As Peter Brunzelle, the executive director of WisHope.org, sees it, decriminalization of drugs can help open the doors for people with addiction and mental health issues.
Peter, who also teaches classes at UW-Milwaukee, spoke at the April 18 Waunakee Rotary meeting on the issue. WisHope.org provides in-house treatment for those struggling with mental health and addiction issues.
He noted that addiction takes years and years to develop, and treatment also doesn’t happen overnight.
Usually, those issues arise as the result of a trauma in a person’s young life that causes them to separate themselves. In order to feel better, that person may start to drink or use drugs.
“We know there’s an opioid epidemic. We all have connections in some way,” he said.

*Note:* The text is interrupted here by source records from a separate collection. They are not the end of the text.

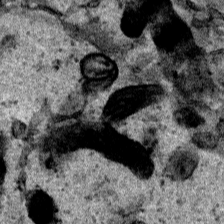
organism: Human
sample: Mitochondria in HCT116 cells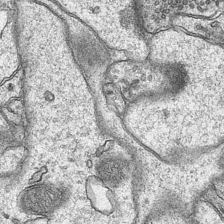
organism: Mouse
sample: CA1 Hippocampus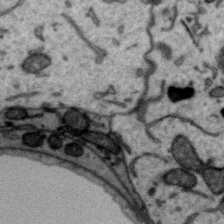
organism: Zebra finch
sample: Brain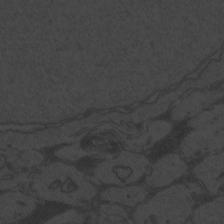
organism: Zebrafish
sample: Macrophage infected with Toxoplasma gondii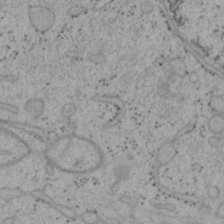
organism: Human
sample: HeLa cells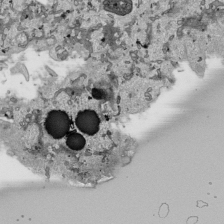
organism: Human
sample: Mitochondria in HCT116 cells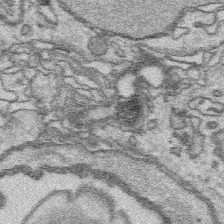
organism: Platynereis dumerilii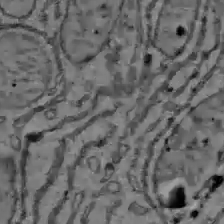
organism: C57BL Mouse
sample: Liver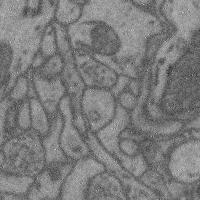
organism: Mouse
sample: Cerebral cortex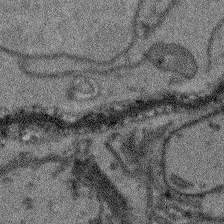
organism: Arabidopsis thaliana
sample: Root tip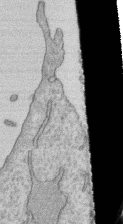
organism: Human
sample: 1205lu cells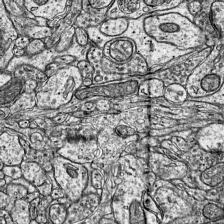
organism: Mouse
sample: Visual Cortex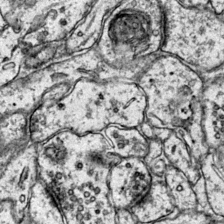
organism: Mouse
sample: Primary visual cortex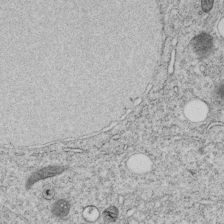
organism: C. elegans
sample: C. elegans embryo early stage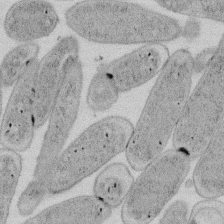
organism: E. coli
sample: Bacterial nucleoid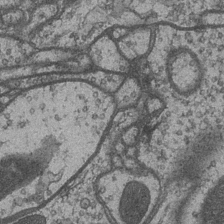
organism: Drosophila
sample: Optic medulla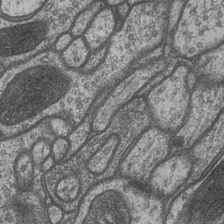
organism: Drosophila
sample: Optic medulla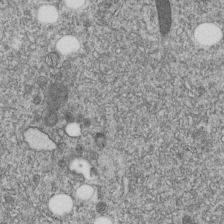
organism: C. elegans
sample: C. elegans embryo early stage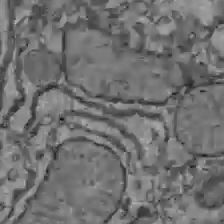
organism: C57BL Mouse
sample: Liver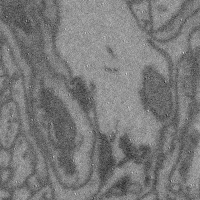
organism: Mouse
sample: Cerebral cortex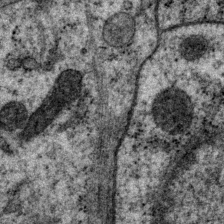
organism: P. pacificus
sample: Pharynx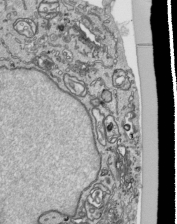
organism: Human
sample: Mitochondria in HCT116 cells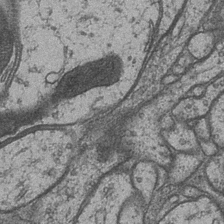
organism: Drosophila
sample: Optic medulla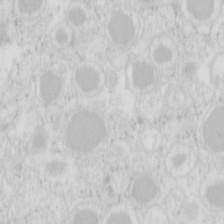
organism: Mouse
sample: Pancreas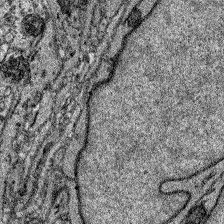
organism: Zebrafish
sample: Larval olfactory bulb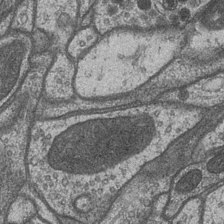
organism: Drosophila
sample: Optic medulla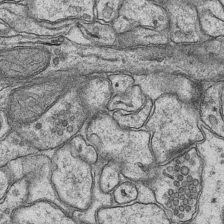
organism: Mouse
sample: CA1 Hippocampus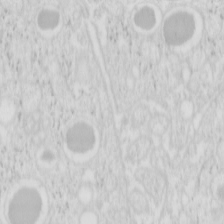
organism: Mouse
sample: Pancreas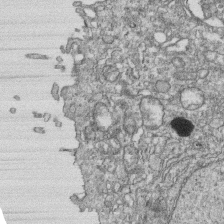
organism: Human
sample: HeLa cell HIV synapse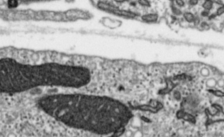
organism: Toxoplasma gondii
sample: Parasites in a vacuole inside a host cell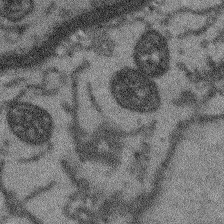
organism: Arabidopsis thaliana
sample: Root tip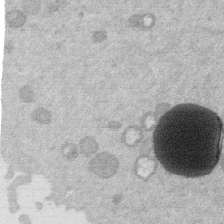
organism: Mouse
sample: Dividing mouse embryo 1 cell stage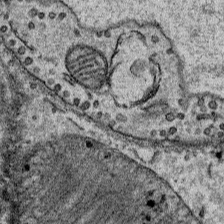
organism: Mouse
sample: Mouse Salivary gland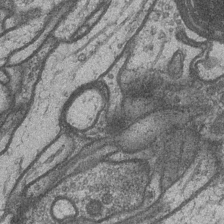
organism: Drosophila
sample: Optic medulla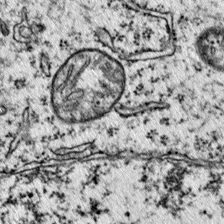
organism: Mouse
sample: Primary visual cortex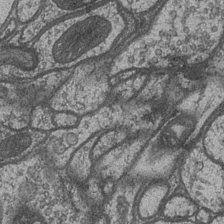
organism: Drosophila
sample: Optic medulla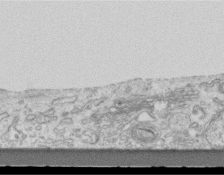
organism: Mouse
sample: Centriole in ependymal cells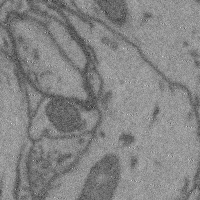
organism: Mouse
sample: Cerebral cortex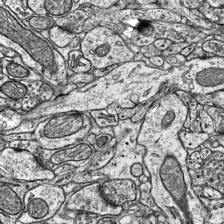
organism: Mouse
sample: Visual Cortex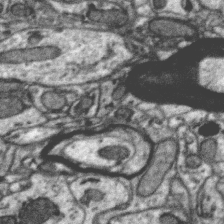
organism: Zebra finch
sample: Brain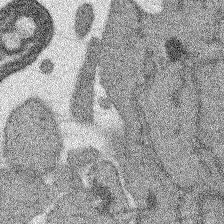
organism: Human
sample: HeLa cells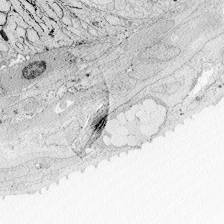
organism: Zebrafish
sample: Whole-Brain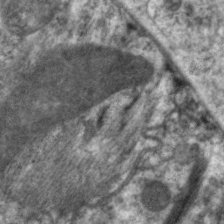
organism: C. elegans
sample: Pharynx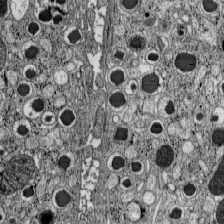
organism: C57BL Mouse
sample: Pancreatic islet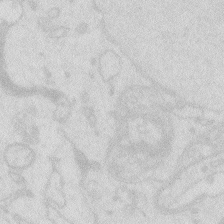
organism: Zebrafish
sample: Macrophage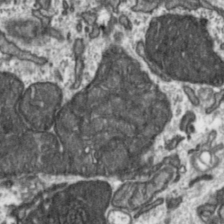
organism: Toxoplasma gondii
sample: Parasites in a vacuole inside a host cell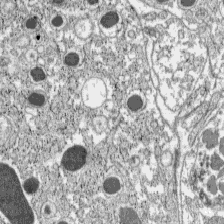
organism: C57BL Mouse
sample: Pancreatic islet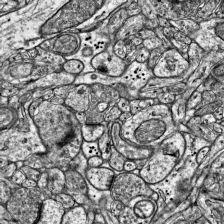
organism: Mouse
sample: Visual Cortex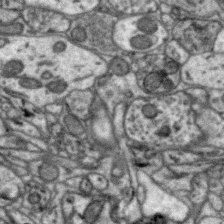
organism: Zebra finch
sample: Brain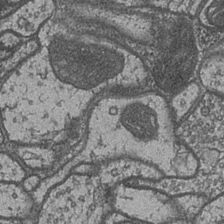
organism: Drosophila
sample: Optic medulla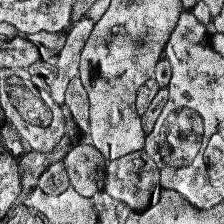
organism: Human
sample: Temporal Lobe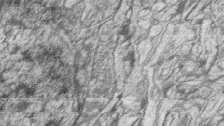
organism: Zebrafish
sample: synaptic ribbons in rod cells and cone cells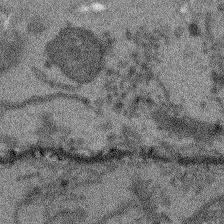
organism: Arabidopsis thaliana
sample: Root tip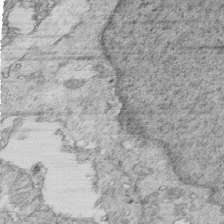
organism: Mouse
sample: Multiciliated cells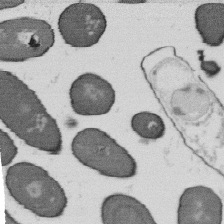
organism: B. subtilis
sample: Bacterial spore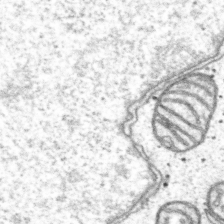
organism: Human
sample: HeLa cells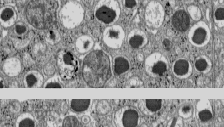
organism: C57BL Mouse
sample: Pancreatic islet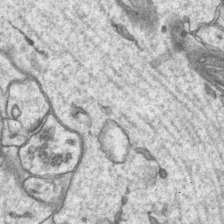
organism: Mouse
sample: CA1 Hippocampus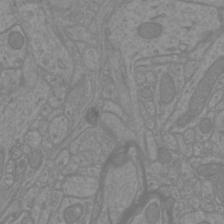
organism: Mouse
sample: Cortical neurons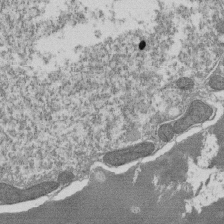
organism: Tetrahymena
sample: Cilia in tetrahymena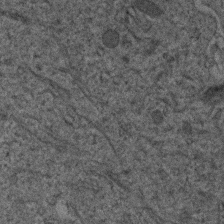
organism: Human
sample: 1205lu cells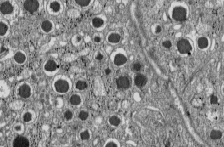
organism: C57BL Mouse
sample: Pancreatic islet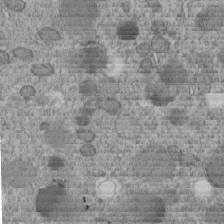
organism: C. elegans
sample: C. elegans embryo early stage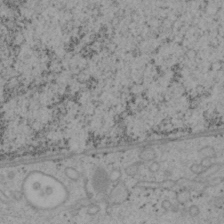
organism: Human
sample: HeLa cells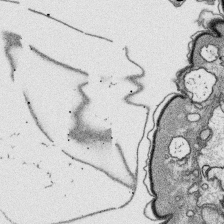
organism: Platynereis dumerilii
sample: Parapodia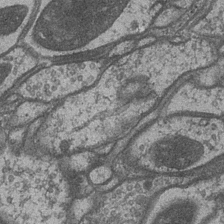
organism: Drosophila
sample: Optic medulla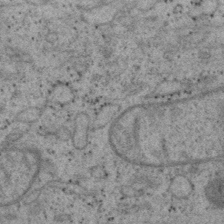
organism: Human
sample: HeLa cells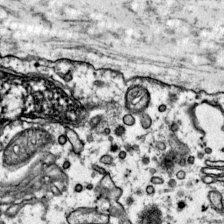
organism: Mouse
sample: Primary visual cortex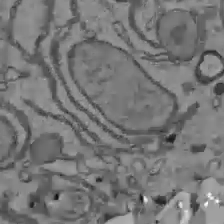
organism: C57BL Mouse
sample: Liver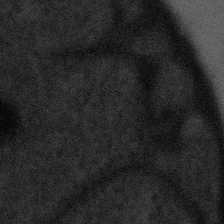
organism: Tuwongella immobilis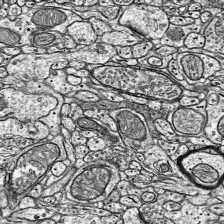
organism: Mouse
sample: Visual Cortex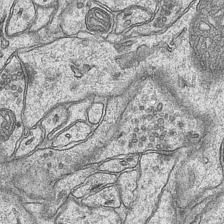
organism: Mouse
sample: CA1 Hippocampus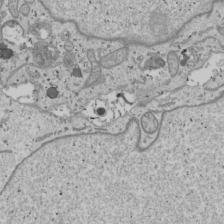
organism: Human
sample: Mitochondria in U2OS cells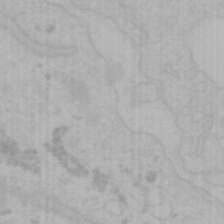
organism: Mouse
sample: Choroid plexus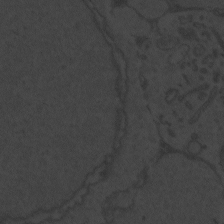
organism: Zebrafish
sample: Macrophage infected with Toxoplasma gondii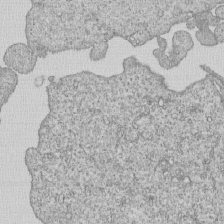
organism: Human
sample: MDA-MB-231 cells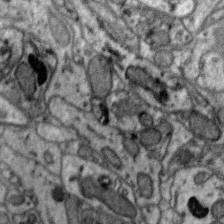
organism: Zebra finch
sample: Brain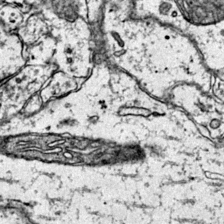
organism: Mouse
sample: Primary visual cortex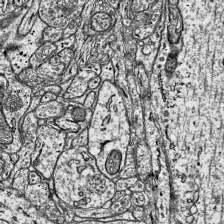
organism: Mouse
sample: Visual Cortex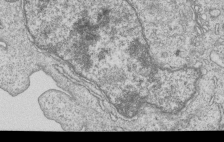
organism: Human
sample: MDA-MB-231 cells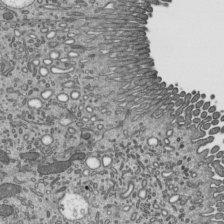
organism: Mouse
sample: Mouse epididymis efferent ductule cilia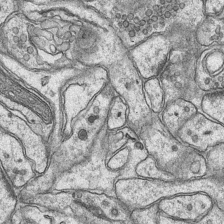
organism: Mouse
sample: CA1 Hippocampus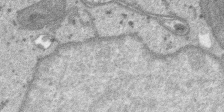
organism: Human
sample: Lung epithelial cells infected with SARS-CoV-2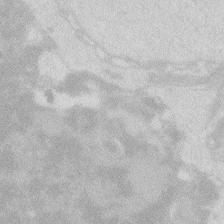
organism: Zebrafish
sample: Macrophage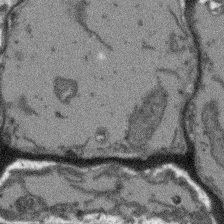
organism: Arabidopsis thaliana
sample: Root tip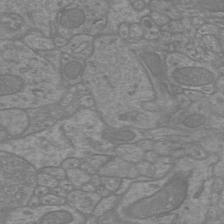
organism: Mouse
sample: Cortical neurons

Genetics also plays a role, he said.
Peter spoke about his own experience growing up as a Jehovah’s Witness whose father, an alcoholic, abused him. When his parents divorced, and he went to live with his mother and stepfather, he had no fear, but he was shut off as a human being, he said.
“I let loose,” he said.
It all came to an end at the age of 17 when he was arrested and faced seven felony and 16 misdemeanor charges.
The judge said he had no regard for anyone or anything in his life. In adult court, he was sentenced to 90 days in solitary. As he listened to his fellow inmates there, people whom he had looked up to, they became surreal.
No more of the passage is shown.